Dorongan di pintu ruang kerjanya itu agak mengganggu konsentrasi Jenna, ketika dia bekerja. Maklum, ruang besar di depannya itu adalah ruang penataan rambut. Hampir tiap jam pasti diperdengarkan suara hair dryer yang lumayan berisik.
Seraut wajah cantik Karolina muncul, dari separuh daun pintu yang terbuka itu. Sepertinya ada kabar baik yang dibawa oleh sepupunya itu. Karena Karolina terlihat tampak bahagia dan wajahnya cerah berseri -seri.
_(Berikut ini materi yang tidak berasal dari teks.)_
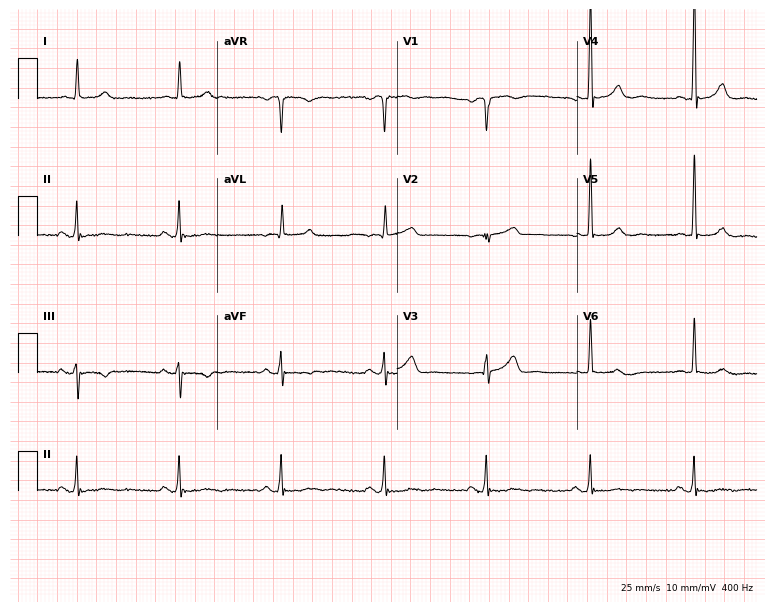
12-lead ECG from a 77-year-old man. No first-degree AV block, right bundle branch block, left bundle branch block, sinus bradycardia, atrial fibrillation or sinus tachycardia recorded for this tracing. Other findings, if any, are not listed.

" Masuk saja, Karo!" panggil Jenna.
"Bos galak nggak datang kan?" ujarnya basa-basi. Sambil matanya mencari- cari sesuatu di ruangan itu yang biasanya digunakan untuk rapat intern ataupun menyusun rencana kerja.
" Bos galak ada di kantor pusat? Ngapain nanyain! Mau ikut dimarahin?" ejek Jenna.
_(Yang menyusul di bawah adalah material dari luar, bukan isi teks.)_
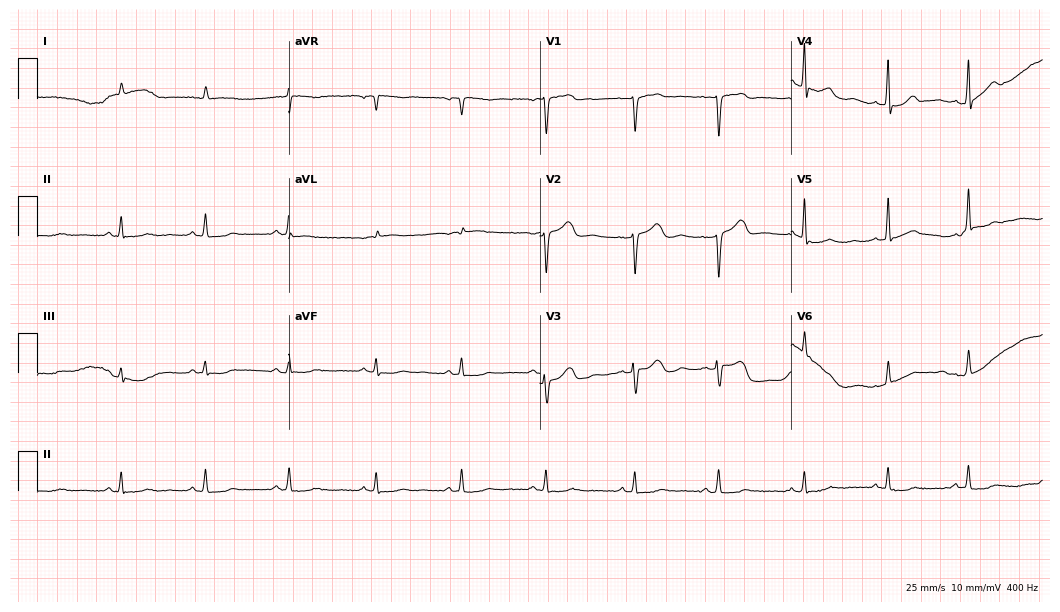
12-lead ECG (10.2-second recording at 400 Hz) from an 80-year-old female. Screened for six findings — first-degree AV block, right bundle branch block (RBBB), left bundle branch block (LBBB), sinus bradycardia, atrial fibrillation (AF), sinus tachycardia — none is recorded. Only these six findings were labelled.

" Wah, ogah!" ujar Karolina menolak dengan cepat.
Lihatlah, penampilan kasual Karolina yang juga sering dijadiin kostum wajib para model internasional, saat mereka menikmati hari bebasnya. Walaupun mereka mungkin tahu akan ada kamera paparazi yang akan selalu mengintai keseharian para model terkenal itu.
Hari ini, Karolina mengenakan blus katun simpel, berwarna putih tulang. Bawahannya celana jeans longgar dengan sneaker putih. Karolina juga menenteng tas selempang branded miliknya itu. Dengan dandanan clean look dan rambut ala Cepol.
" Wuih, gaya Lo. Siap menaklukkan dunia!" ujar Jenna riang.
Karolina menikmati duduknya di kursi depan meja kerja itu. Ada banyak tumpukan nota pembayaran. Sepupunya itu sedang membuka cooler mini dan mengeluarkan dua botol air mineral dingin.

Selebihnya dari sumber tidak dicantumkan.